10 Network-Related Trends 

Trend #1. Waves of Construction
The extensive transport network and field testing work we’ve been conducting tells us that operators will continue to spend and aggressively expand their coverage footprints. In some APAC countries, this work has already begun with hundreds of thousands of 5G base stations deployed, greatly exceeding initial targets. This work will continue for many years as tens of millions of base stations are commissioned globally. 

Trend #2. Standalone 5G Networks
We will see continued acceleration toward Standalone (SA) 5G in North America and China. These networks will launch alongside Non Standalone (NSA) networks but until operators grow more comfortable managing and supporting the new core, we expect limited access of SA. 

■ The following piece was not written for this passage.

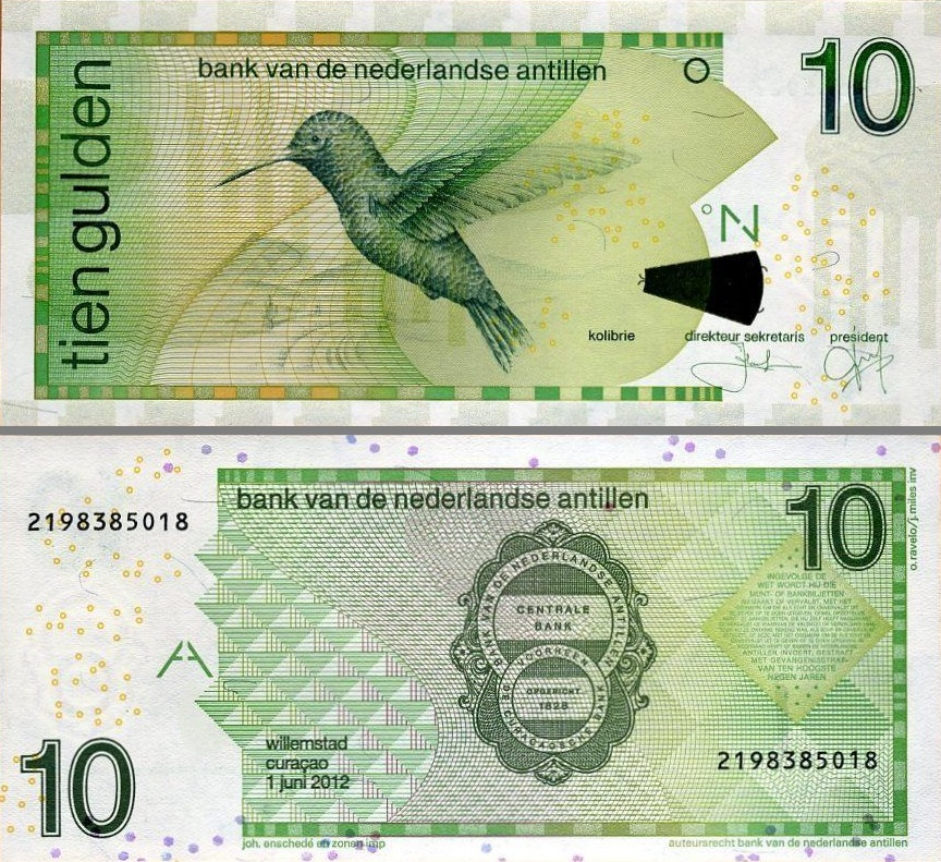 10 guldenów antylskich, 2012

Globally, the cautious start for SA is not unlike the migration to a virtual Evolved Packet Core (vEPC) we witnessed as 4G matured. However, operators are quickly moving some traffic onto SA since 3GPP R15 standards were published. As of December 2020, more than 60 CSPs are investing in 5G Standalone (Source: GSA).

It’s up, up and away for 5G, but the network must be the focus if network service providers want to deliver on the promise of 5G.

Trend #3. Spectrum Demands
We won’t have a true picture of how the 5G market will shake out until the dust settles on the flurry of spectrum auctions taking place globally. Low-band, mid-band, high-band, c-band — you name it, it’s all in high demand. The volume of testing we’re seeing across multiple frequency ranges and validation of new RAN capabilities, like Dynamic Spectrum Sharing across a range of geographies, suggests high interest in spectrum auctions and availability to support geographic coverage. 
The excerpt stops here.